第一話 ミラノ・アウディラ
ミラノ・アウディラが今の仕事を選んだのは、報酬が高いからという現実的な理由からだった。
その仕事には、夢も希望も抱いたことなんてないし、今だって、経済的な問題から解放されたら、いつでも辞めてやろうと思っている。
お金持ちになったら、もっと華やかで自慢できる仕事がしたい。
報酬が低くても良いから、好きな仕事に就きたい。
そう、踊り子とか魔術師とか占い師とか。誰もが羨むような人になりたい。
だから今の自分は本当の自分ではない。そう思って今の仕事をしている。
いつか絶対、立派な職で花を咲かせてみせるのだ。今は、それまでの修行なのだ。まだ十五歳の少女だから、あと三年は下積みだと思ってやるっきゃない。十八歳になれば色んな資格も取れるし、好きな仕事に就けるのだから。
今の職を離れたら悲しむ人だっていると思うけど、それは申し訳ないけど強引に許してもらうしかない。
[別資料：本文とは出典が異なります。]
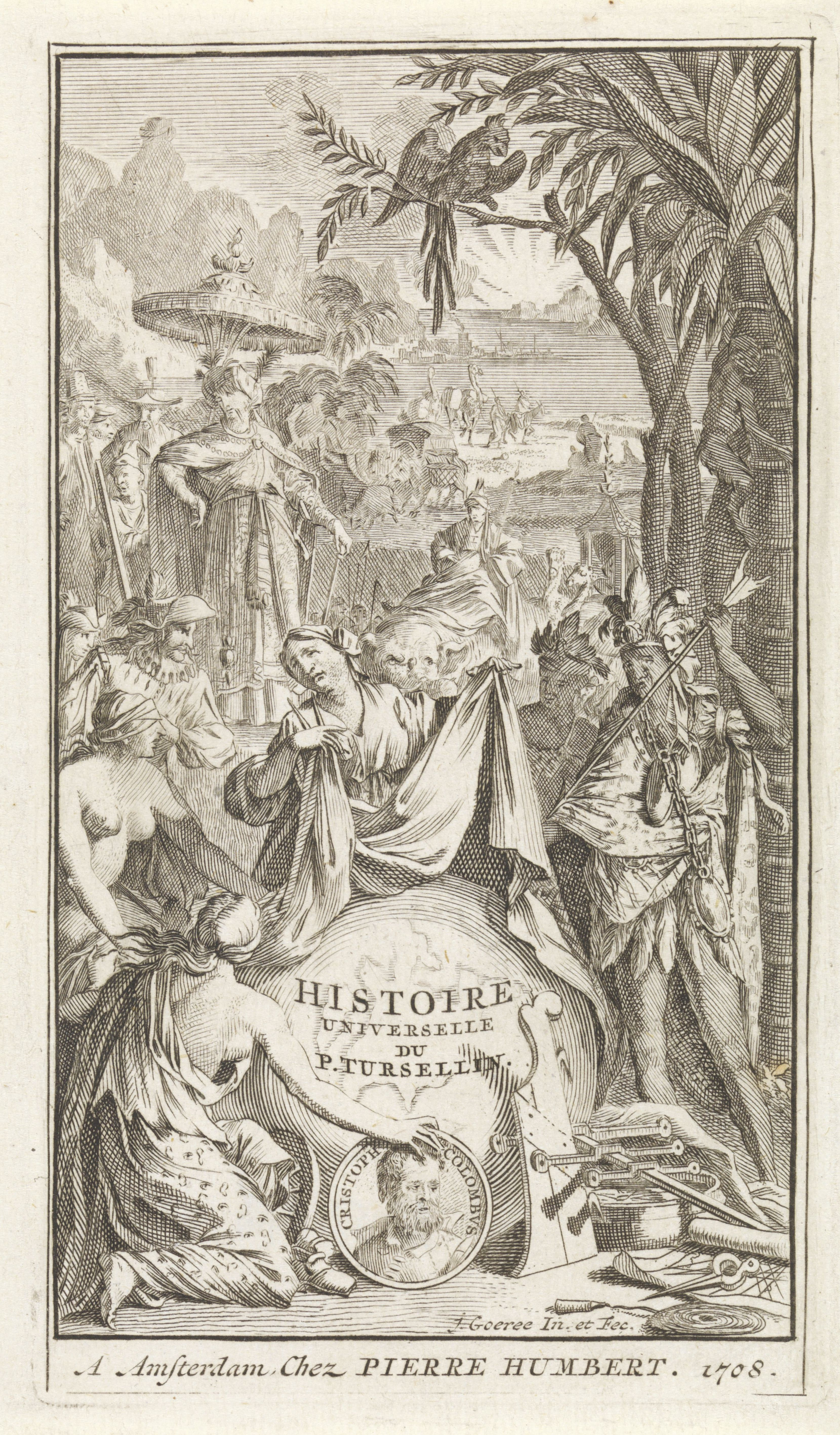 IdentificatieTitel(s): Geschiedenis onthult de wereldTitelpagina voor Orazio Torsellino, Histoire universelle, 1708Histoire universelle (titel op object)Objecttype: prent titelpagina Objectnummer: RP-P-OB-52.856Omschrijving: In het midden een wereldbol met de titel van het boekwerk. De personificatie Geschiedenis staat achter de wereldbol en onthult deze. Op de voorgrond houdt Faam, gekleed in een gewaad bedrukt met ogen, het portret van Christoffel Columbus vast. Op de achtergrond de volkeren uit de hele wereld.VervaardigingVervaardiger: prentmaker: Jan Goeree (vermeld op object)naar ontwerp van: Jan Goeree (vermeld op object)uitgever: Pierre Humbert (vermeld op object)Plaats vervaardiging: AmsterdamDatering: 1708Fysieke kenmerken: gravureMateriaal: papier Techniek: graveren (drukprocedé)Afmetingen: plaatrand: b 80 mm × h 138 mmToelichtingTitelpagina voor Orazio Torsellino, Histoire universelle, Amsterdam bij Pierre Humbert, 1708.OnderwerpWat: 'Historia'; 'Historia' (Ripa)Fame; 'Fama', 'Fama buona', 'Fama chiara' (Ripa)globeAfricansNative peoples of the AmericasAsiatic races and peoples: PersiansAsiatic races and peoples: TurksWie: Christoffel ColumbusVerwerving en rechtenVerwerving: onbekendCopyright: Publiek domein

今から別れの挨拶を練習でもしておこうかな。
「おいミラノ、準備は出来たか?」
つるっぱげのバウランは、御年四十歳。
本名、バウラン・ジェングス。
ミラノの父親より若いというのに、その髪の薄さはピカイチだ。顔には皺がないのに禿げた頭を見ていると時々可哀想に思えてくる。それをバウランに言うと、「じゃあかしいやい小娘が!!」と本気で怒るんだから可愛くない。
怒りっぽくて酒飲みのバウランの短所はいくらでも出てくるけど、長所といったら、力持ちで料理上手ってことくらいかな。
朝昼晩のご飯は店でも開けるくらい美味い。美味すぎておかわりしちゃう。だから太るのだ。「もう少し痩せろ小娘」とか言うけれど、そういうアンタは本当にずんぐりむっくりだよ。
165セント《cm》の身長に75キロガ《kg》の体重っていったら、スタイルは自慢できないでしょ。
まぁ筋肉モリモリだからブヨブヨのデブとも違うけど、データ的と外見的にはチビのデブに変わりはない。とにかくずんぐりむっくり。その言葉に尽きる。
それを言うと、バウランは本気でゲンゴツしてくる。頭の天辺をガツンとやるからいつも涙が出る。お返しに股間を蹴ってやるが、十回に九回は外れる。というか交わされる。偶然にも急所を射止めたときは飛び上がって喜んでやった。だってあのバウランが股間抑えて悶絶しているのを見て嬉しかったんだもの。
でも最近ではバウランも対策を練ってか、防御性の高い防具パンツを身につけているようで、蹴っても硬い物にガードされていてダメージを与えられない。本当につまらない。